Wilson was killed last Saturday night when he was struck by Forbidden Dreams, a two-year-old horse he was preparing for a race at Presque Isle Downs in Erie, Penn. He was kicked in the head and chest, treated at the scene, but died of heart failure.

"Jack went the way he wanted to go. He was with his horses and he was doing what he wanted to do. If you wrote the lines for a movie, that would have been the way he went out," said Nick Gonzalez, a Fort Erie trainer and friend of Wilson.

Wilson was remembered on Monday in a moment of silence at the Fort Erie Race Track. His horses scheduled to run that day and Tuesday were scratched. All competing jockeys that day wore black armbands in honour of Wilson.

Originally from Toronto, Wilson fell into horse racing after serving with the Royal Canadian Air Force in the Second World War. He became a pioneer when he opened an equestrian therapy pool near Woodbine to treat injured horses.

"He was one of the guys who would make a dollar and put it back into the business. Once he migrated down to Fort Erie," said Gonzalez, "he had that same thought process and built a swimming pool across from the Fort Erie Race Track. He sold that and opened a exercising facility in Fort Erie that trainers used."

That's how he became well-known in Fort Erie, a welcome sight for sore eyes to trainers who would come down from Woodbine with horse health problems, said Gonzalez.

He met Wilson at the beginning of his training career in the 1970s. They found common ground in dealing with bottom-end horses and formed a friendship.

"I was talking to him the morning of that eventful day," said Gonzalez. "He was getting his work done at Fort Erie before heading down to Pennsylvania.
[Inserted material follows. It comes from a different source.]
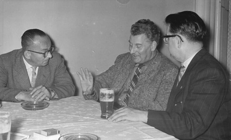 Zentralbild Hochneder 10.6.1960 2. Arbeiterfestspiele des FDGB. "Abu Hassan" von einem Arbeitertheater aufgeführt. "Abu Hassan", eine heitere Oper von Carl Maria von Weber wurde als Gastspiel des Arbeitertheaters Dresden-Niedersedlitz am 7.6.1960 im Festspielort Aue aufgeführt. Diese Operninszenierung ist die erste, die ein Arbeitertheater in Zusammenarbeit mit Berufskünstlern einstudiert hat. UBz: Der Komponist Jean Kurt Forest, der sich die Aufführung angesehen hatte, spricht mit dem Leiter der Arbeiteroper vom Sachsenwerk, Willi Hera (rechts) und (links) dem Cellisten Werner Renner (Schweißer im Sachsenwerk).
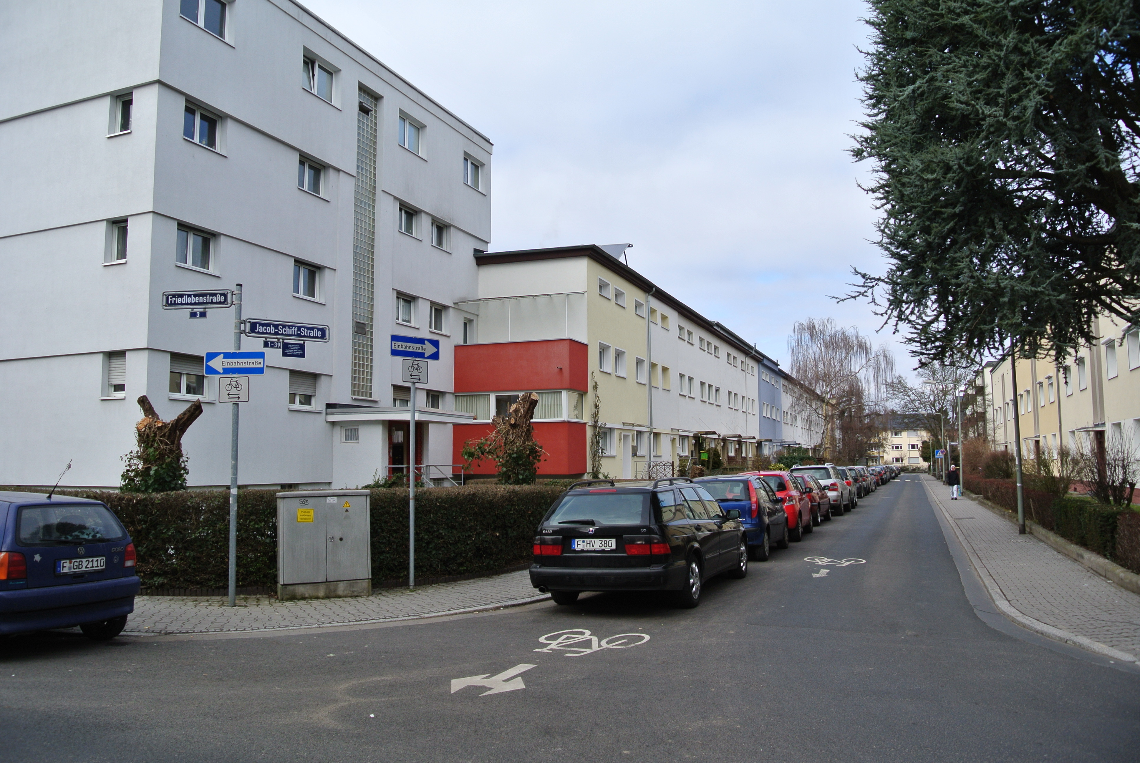 Blick nach Norden von der Friedlebenstraße in die Jacob-Schiff-Straße

Jack talked like a guy who was going to live forever," he said. "Talking about the babies he had bought, and looking forward to running that baby in the stake race. It was probably what kept him going. He always had that optimism. He was still sharp as a tack at 88."

Wilson had close to 3,000 entries in his career and was close to winning 300 races around North America.

A funeral will be held Friday in Fort Erie.